Shapefiles are important because they have been around for some time and immense numbers of datasets
are in shapefile format. Shapefiles were the data format of choice for Esri's ArcView software (up through
version 3). 10
Summarizing Vector Dataset Features
For various reasons relating to technology and history, Esri now has two major ways of storing vector
datasets: geodatabase, and shapefile. Some of the differences relate to functionality and some mostly
to terminology. Shapefiles and geodatabases have a lot in common. Geodatabases and shapefiles allow
multipoints. They both delineate polygons with rings. They use polylines, composed of segments, with
one or more paths. The similarities end there. Geodatabase segments may be circular arcs, elliptical arcs,
or Bézier curves. Geodatabases allow for topological relationships; shapefiles do not. A major feature of
geodatabases is the ability to use a geometric network (composed of junctions and edges that possess
not only attributes, but behavior). Geodatabases calculate the lengths of lines and rings, and the areas
of polygons—and shapefiles do none of that. Geodatabases allow subtypes of features, while shapefiles
do not. So, the semi-witty comparison that a geodatabase is a “shapefile on steroids” greatly understates
the case.
Summary of Logical Structures of Vector-Based GIS
Datasets
In terms of logical structure and layout within the computer, shapefiles are at the surface. The files that
constitute a shapefile may reside anywhere on a hard disk, provided that they are all in the same folder.

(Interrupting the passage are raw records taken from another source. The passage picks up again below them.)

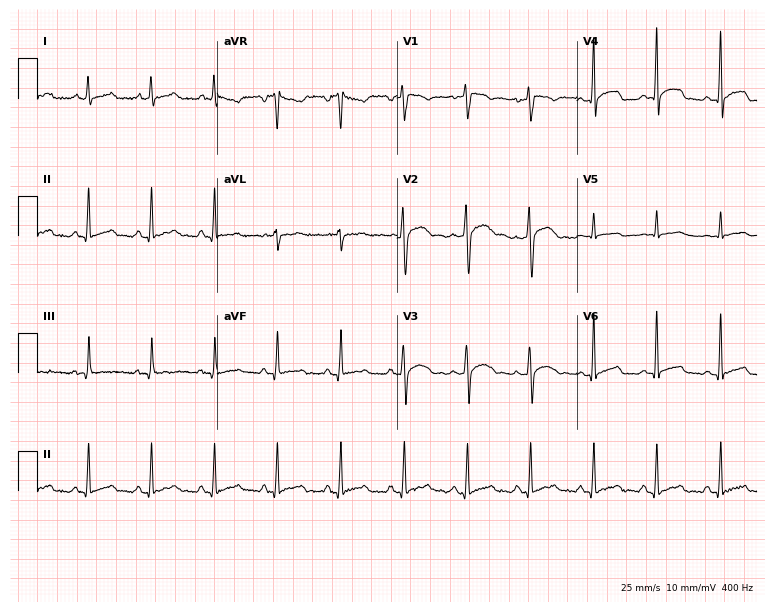
12-lead ECG from a male patient, 40 years old. Recorded interpretation: within normal limits.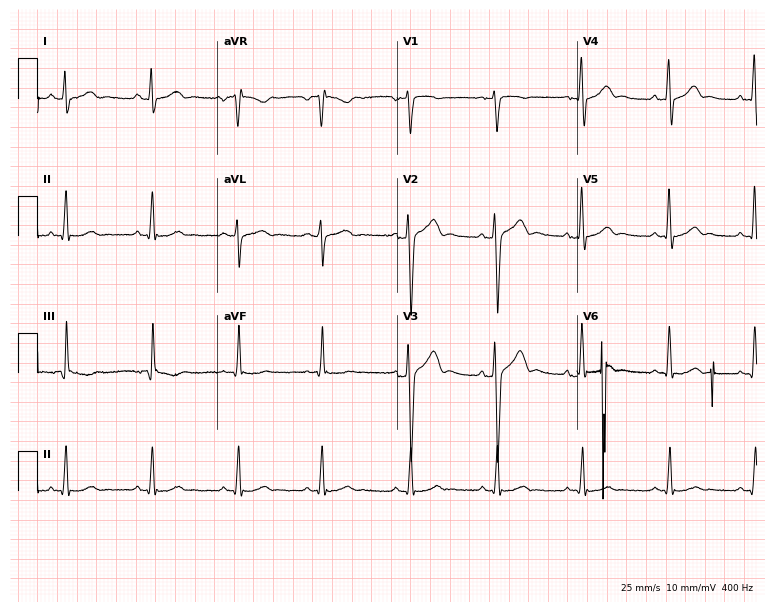
12-lead ECG from a male patient, 37 years old. Recorded interpretation: within normal limits.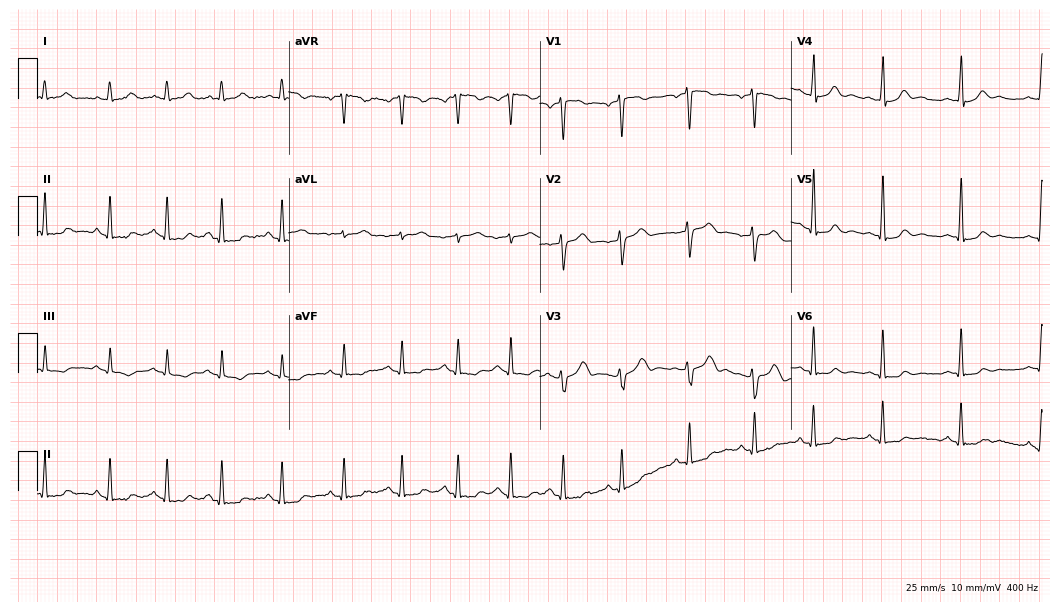
12-lead ECG from a woman, 33 years old. Screened for six findings — first-degree AV block, right bundle branch block, left bundle branch block, sinus bradycardia, atrial fibrillation, sinus tachycardia — none is recorded.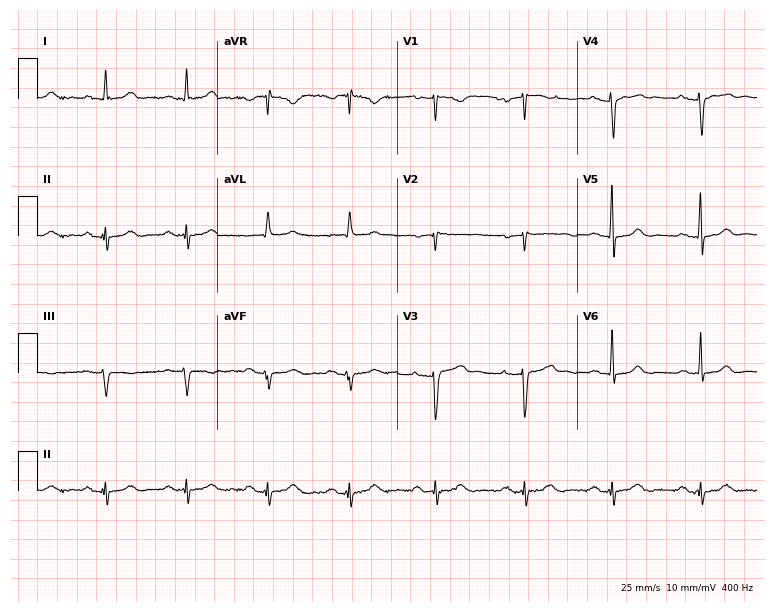
Electrocardiogram, a 48-year-old female. Of the six screened findings (first-degree AV block, right bundle branch block (RBBB), left bundle branch block (LBBB), sinus bradycardia, atrial fibrillation (AF), sinus tachycardia), none is recorded. Only these six findings were labelled.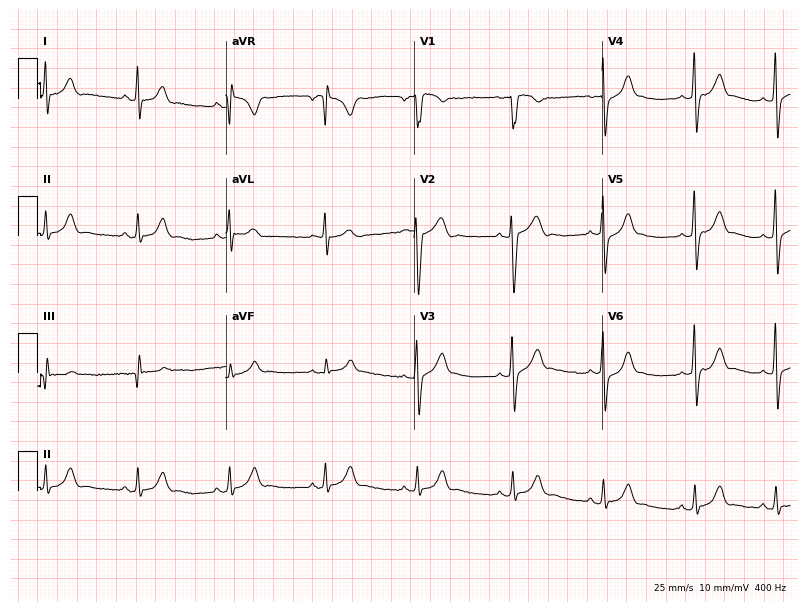
Standard 12-lead ECG recorded from a 23-year-old male patient. Read as a normal ECG.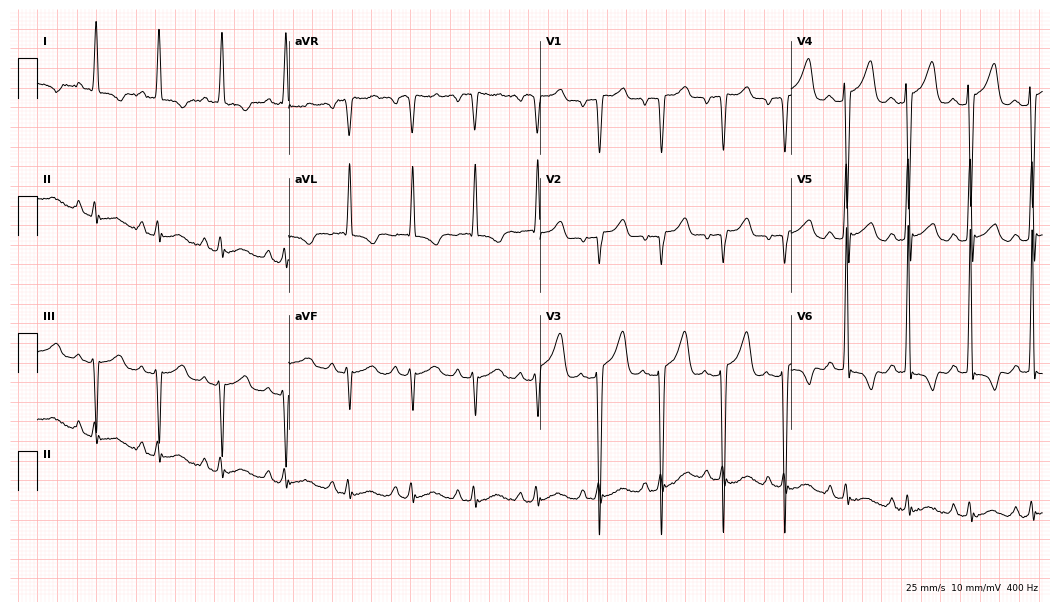
Standard 12-lead ECG recorded from a female, 55 years old (10.2-second recording at 400 Hz). None of these six findings is recorded: first-degree AV block, right bundle branch block (RBBB), left bundle branch block (LBBB), sinus bradycardia, atrial fibrillation (AF), sinus tachycardia.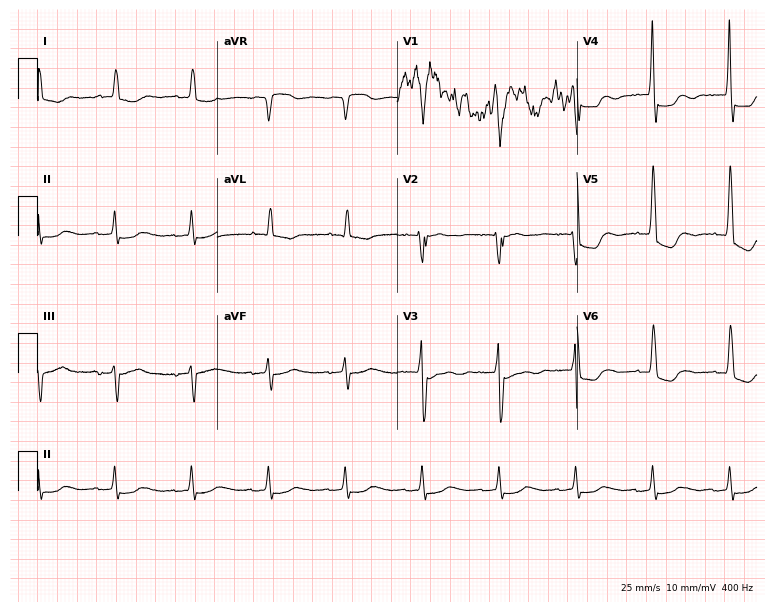
Standard 12-lead ECG recorded from a male, 78 years old. None of these six findings is recorded: first-degree AV block, right bundle branch block (RBBB), left bundle branch block (LBBB), sinus bradycardia, atrial fibrillation (AF), sinus tachycardia. Other findings, if any, are not listed.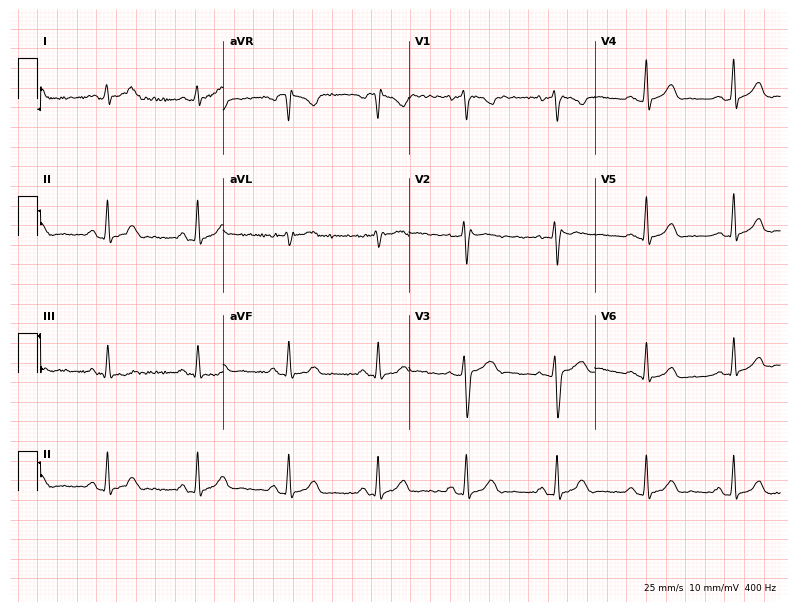
12-lead ECG from a 32-year-old female. Labelled as a normal ECG.

Attribute data is always stored in dBASE tables. Only a single feature type—point, multipoint, line, or
polygon—is stored in a given shapefile.
A personal geodatabase is a single file in Microsoft Access. A file or enterprise geodatabase may use any
of several commercially available database management systems.
10 Esri has used the term “ArcView” in two fundamentally different ways. ArcView versions 1, 2, and up through
3.3 are computer programs. The ArcView associated with ArcGIS (that is, version 8, 9 and 10) describe a level of
functionality. The term has been dropped with version 10.1 when ArcGIS Basic describes this level of functionality.